The puzzle calls for a number of triangles containing 210 feet in each, with complete and definite dimensions without any two triangles being of the same shape. This puzzle gives great scope for ingenuity and perseverance, as it turns upon being able to discover the greatest number of such triangles.

How many right angled triangles of definite dimensions can you give, which will all contain the same areas, but of different dimensions on the aides?

The finding of two triangles of equal area, such as base 40, elevation 48, and the hypotenuse 148, which would contain the same area as one with an elevation of 80, a base of 84 and the hypotenuse of 116, is not difficult. To find the third right angled triangle which will also contain 3,360 square feet is so difficult that such noted mathematicians as Euler and LaPlace are said to have claimed that it was impossible to discover a fourth.

Here is the third: Elevation of 30, base 224 and hypotenuse 226.

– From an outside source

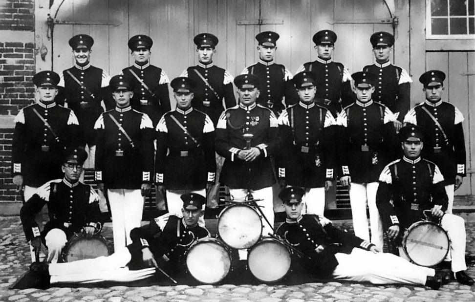 Boizenburger Traditionsmusikzug des Grenadier-Regiments Nr. 89 unter Führung des Sägewerkbesitzers Dührkopp um 1930.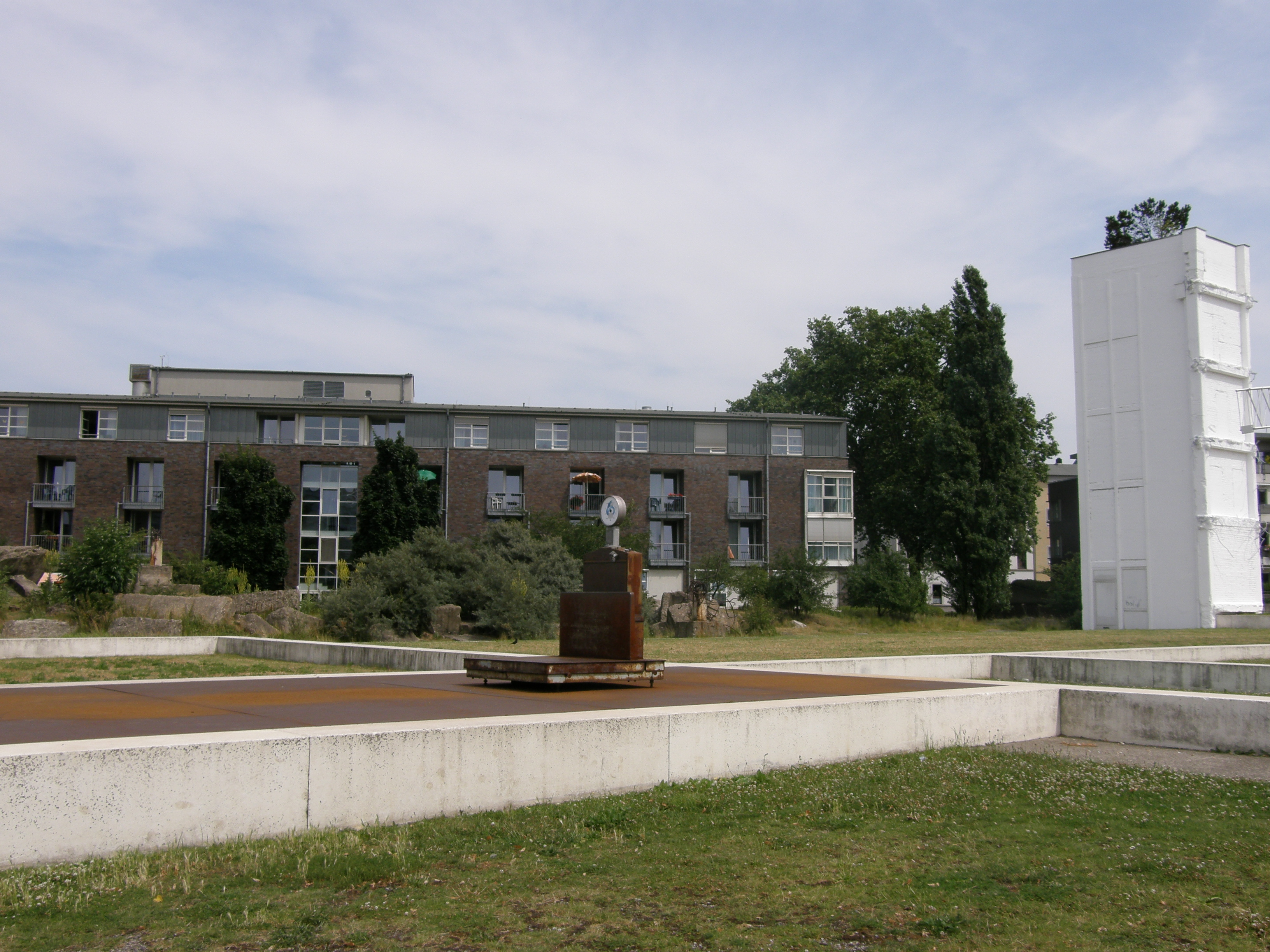 Garten der Erinnerung von Dani Karavan im Innenhafen von Duisburg, in der Mitte die alte Getreidewaage, rechts das ehemalige Treppenhaus der Sparzentrale, link hinten das Seniorenzentrum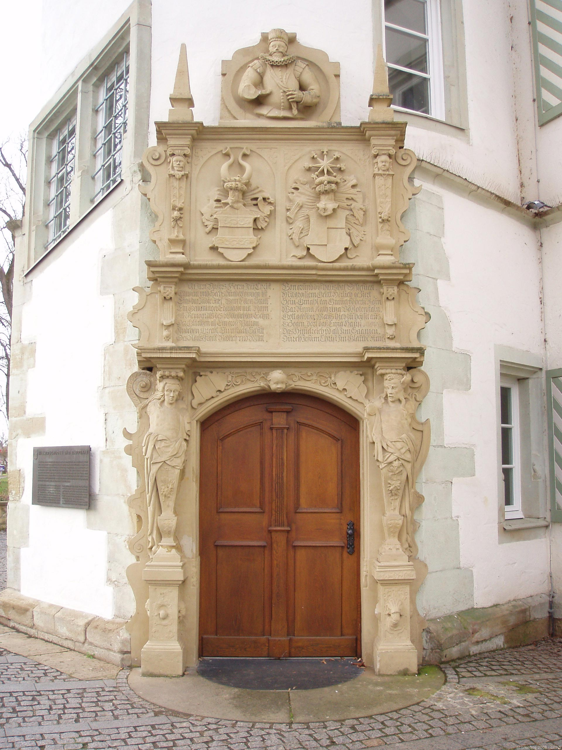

Whether backwards or forwards I'm read,

Matters to me not a bit;

I am gentle and light, and transposed

Am ever ready and fit

In battle-field when front to front,

Contending armies bear the brunt,

My first is in the fray;

It e’er with quantities perplexed,

You gents may measure with my next,

Or with my total weigh.

Steel-yard.

Of what part of London does a lame man remind us? Of cripple-gate (cripple gate).

Why would a tanner make a good chemist? Because he understands ox (h)ides.

Why are you better looking than a carpenter? Because he is a deal plainer (planer).

Why is the letter F like death? Because it makes all fall.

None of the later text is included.